The Peterborough Planning Board voted against recommending a warrant petition seeking to repeal the Traditional Neighborhood Overlay Zone 1 section of the town’s zoning ordinance. A public hearing on the petition was part of the Planning Board meeting on March 9.
During the public hearing, petitioner and speaker Sharon Monahan requested that Planning Board members Sarah Heller and Ivy Vann recuse themselves from the discussion “due to conflict of interest and bias.” Both members refused, according to draft minutes from the meeting.
“I am on the Housing Task Force and feel ready to do work with my fellow citizens. I am in this to work and not to recuse,” Heller said. Vann said she thought the speakers believed a property she owns is affected by TNOZ 1, and that it does not. “This ordinance does not affect me and it never has,” she said.
“The primary purpose for repealing TNOZ 1 is to clean the slate, and have all Family and General Residents districts have the same zoning prior to 2014,” Monahan said. The district covers one percent of the total town land area, and Monahan expressed skepticism that the ordinance, which was adopted to encourage infill and denser development in the areas of town where there is already water or sewer access, is benefiting the town as intended. “Traffic and congestion and lack of parking is already a problem. So to increase and concentrate the housing and population on one percent of the area close to downtown through new urbanism planning is not creating housing opportunities, it is just compounding an existing congestion and affordable housing problem. This was the number one reason people signed this petition,” she said. Monahan said she and co-organizer Andrew Dunbar obtained 81 signatures for the petition article. Five other residents spoke in favor of the petition at the meeting. “Since… it will be at least two, possibly three, years before the work of the task force is presented to the electorate, … [during that time] those of us living within this overlay district are deprived of being on the same footing as everyone else in Peterborough,” resident Lorraine Bishop said. In an interview on Thursday, Monahan said she felt that the repeal was the right way to go because she didn’t want TNOZ 1 regulations to apply while longer-term zoning deliberations are taking place.
Since the ordinance went into effect, Peterborough has seen “multiple developments increasing our tax base without increasing our infrastructure costs,” absent Board member Rich Clark wrote in a statement read at the hearing. “If we were to return back to the underlying zoning of close to eight to ten years ago, none of this would have been possible. It’s unfortunate that a group of citizens are trying to turn back the clock to antiquated zoning by circumventing due process with this petition,” he wrote. TNOZ1 passed by voters at 2014 Town Meeting, 482 yes to 392 no.
Judy Wilson Ferstenberg was the lone Board member to support the petition. “I would like to see the ordinance repealed and let the people decide what they want without having something thrown at or forced on them.
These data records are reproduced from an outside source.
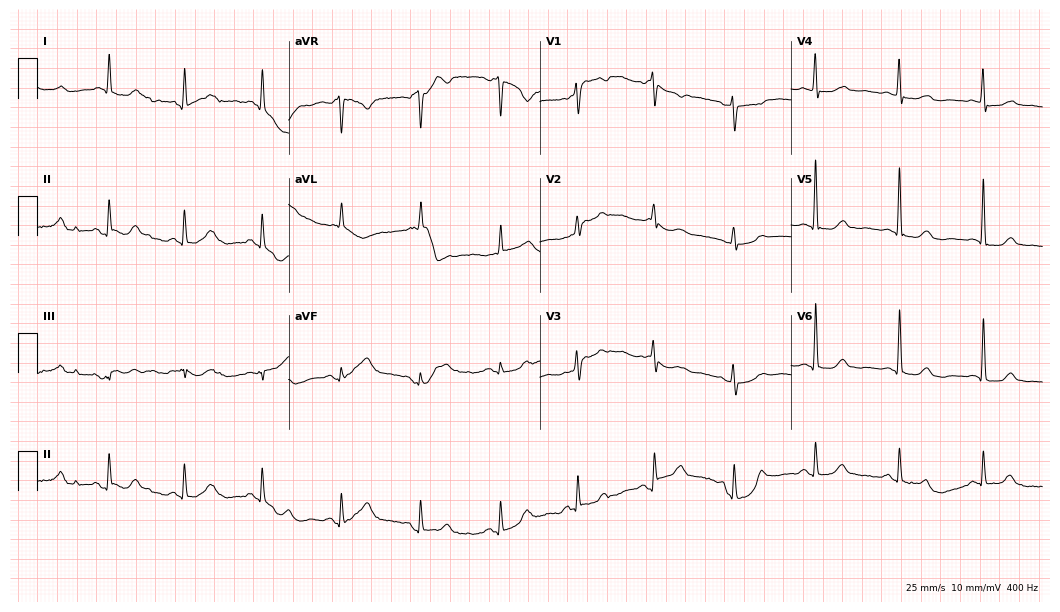
12-lead ECG from a 61-year-old woman. Recorded interpretation: within normal limits.
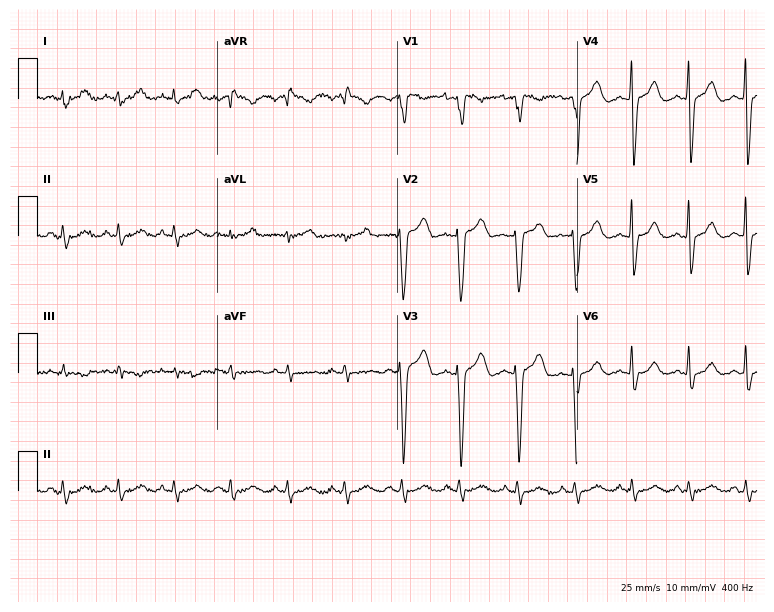
Electrocardiogram, a male, 31 years old. Interpretation includes sinus tachycardia (a sinus rate of 100 beats per minute or more).
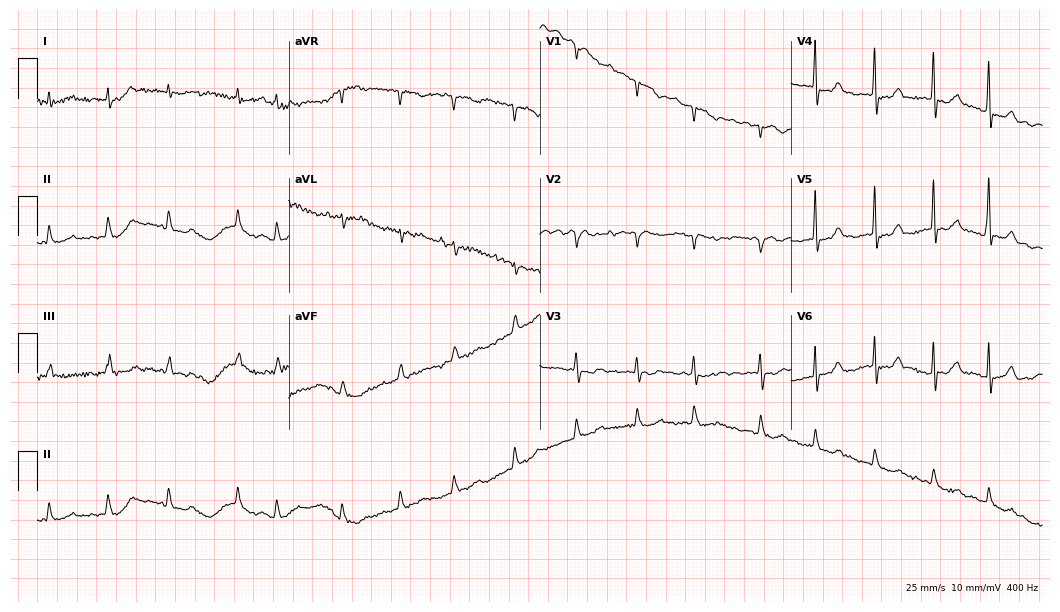
12-lead ECG from a female patient, 85 years old. Screened for six findings — first-degree AV block, right bundle branch block (RBBB), left bundle branch block (LBBB), sinus bradycardia, atrial fibrillation (AF), sinus tachycardia — none is recorded. Other findings, if any, are not listed.
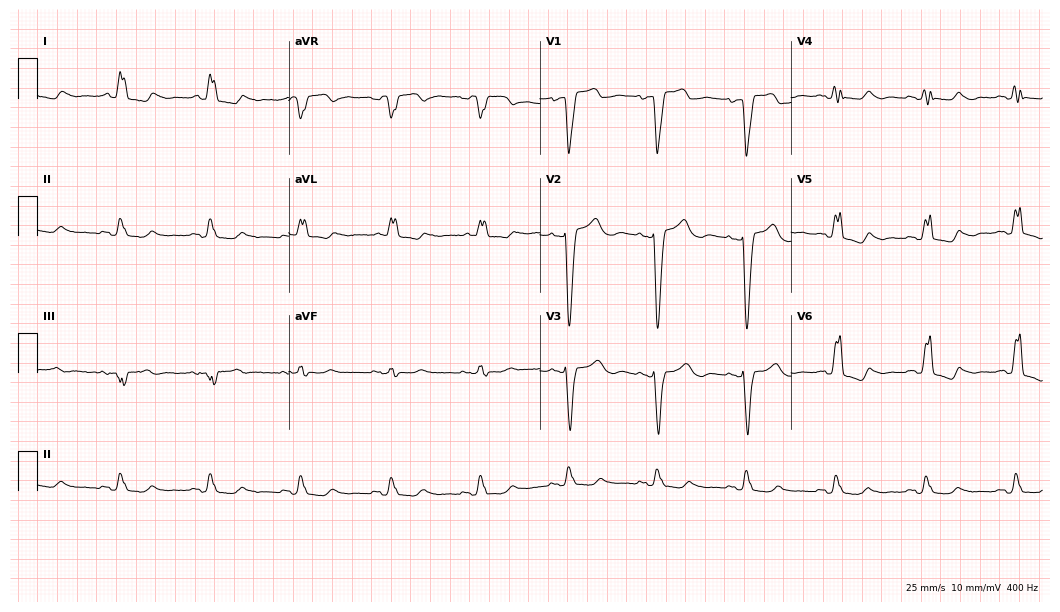
Electrocardiogram, a female, 64 years old. Interpretation includes left bundle branch block (LBBB).
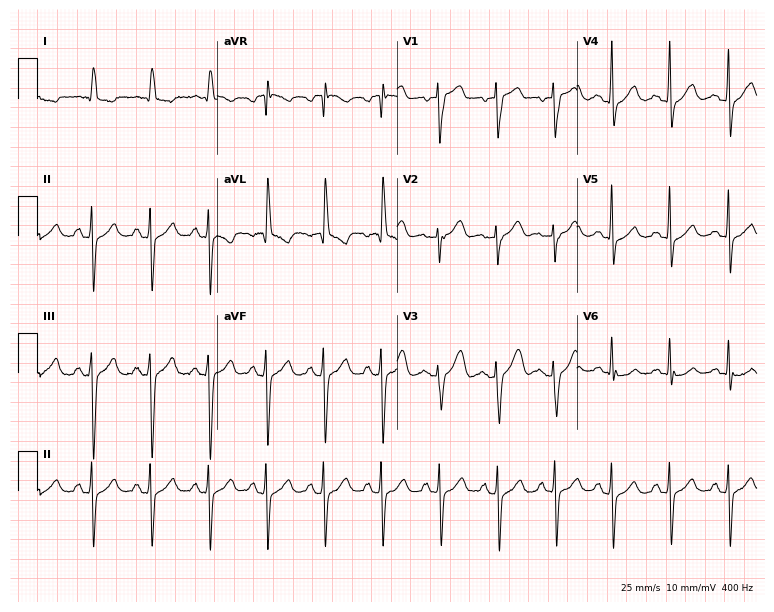
Resting 12-lead electrocardiogram (7.3-second recording at 400 Hz). Patient: a woman, 78 years old. The tracing shows sinus tachycardia (a sinus rate of 100 beats per minute or more).
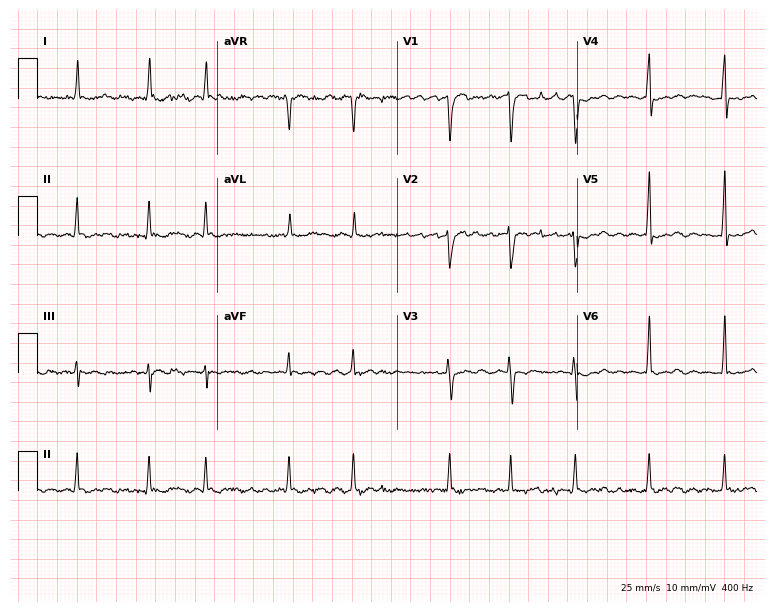
Resting 12-lead electrocardiogram. Patient: a 47-year-old female. The tracing shows atrial fibrillation (AF).
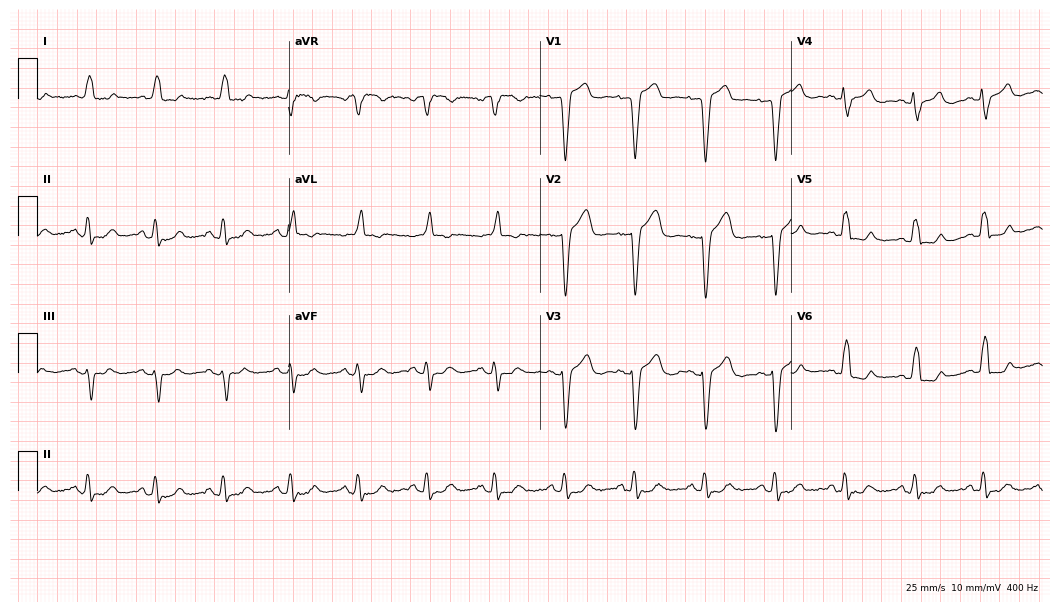
Resting 12-lead electrocardiogram. Patient: a female, 61 years old. None of these six findings is recorded: first-degree AV block, right bundle branch block, left bundle branch block, sinus bradycardia, atrial fibrillation, sinus tachycardia. Findings outside these six are not listed.
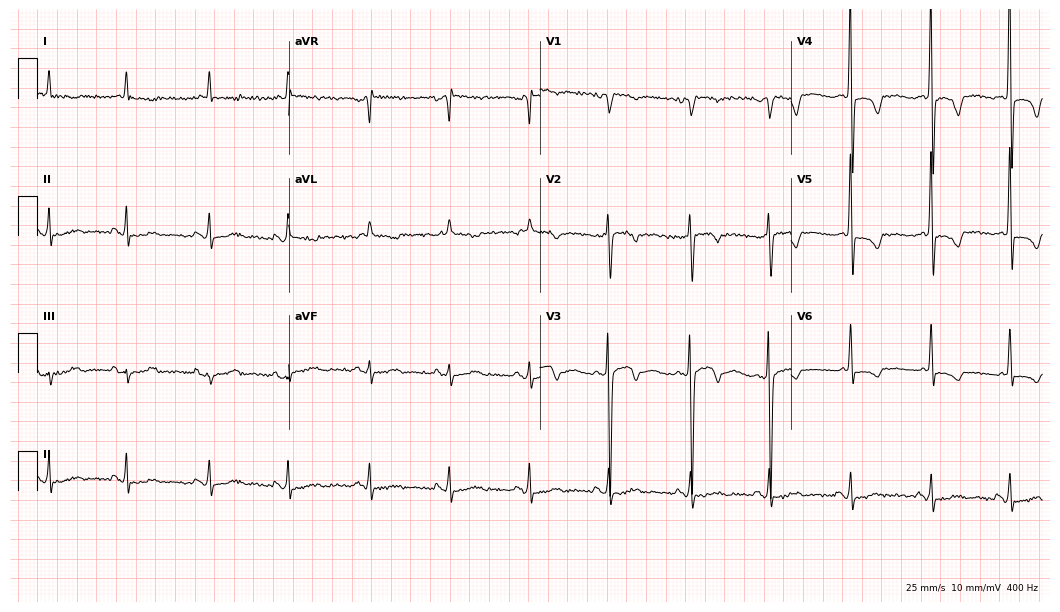
12-lead ECG from a female patient, 71 years old (10.2-second recording at 400 Hz). No first-degree AV block, right bundle branch block, left bundle branch block, sinus bradycardia, atrial fibrillation or sinus tachycardia recorded for this tracing. Other findings, if any, are not listed.

It seems one person is forcing an idealism on everyone else,” she said.
The petition is the latest in a now year-long battle over TNOZ ordinances. It was put forward by individuals and not by the community group Citizens for Responsible Zoning, which proposed a rewrite of TNOZ 1 in January, group member Libby Reinhart said. At a meeting in February, the Planning Board voted to not pursue the rewrite of the ordinance in advance of the 2020 Town Meeting. In May 2019, the same group advocated the petition Zoning Amendment 15, which would have repealed the TNOZ II and amended TNOZ I to require larger lot sizes, frontage and setbacks. It won the simple majority, which was all that was initially required, but failed to pass because of a last-minute protest petition filed by supporters of the TNOZs that required a two-thirds majority to pass. TNOZ I currently remains unchanged. TNOZ II was invalidated by the Superior Court at the end of December 2019.
The Community Task Force for Affordable Housing continues to meet virtually, facilitator and Select Board member Karen Hatcher said, in a process that is separate from the petition article. “One does not preclude the other,” she said. “The folks who put the petition article forward, generally speaking, are those who have not opted to participate, either at all, or have had very limited participation in the task force,” she said, and that although there may always be people who feel that a petition article is the right way to enact change, she encourages them to be “a part of the bigger process” of finding solutions to housing issues in the community through the task force.
The 25 or 30 regular participants have met online since town offices closed to the public, and are continuing to learn and share information about affordable housing issues with virtual tools, Hatcher said. Meanwhile, a smaller group of “members who have been very passionately engaged in the zoning issues” have agreed to enlist paid facilitators to virtually mediate a “more in depth conversation together to see if they could come to find a better understanding,” she said.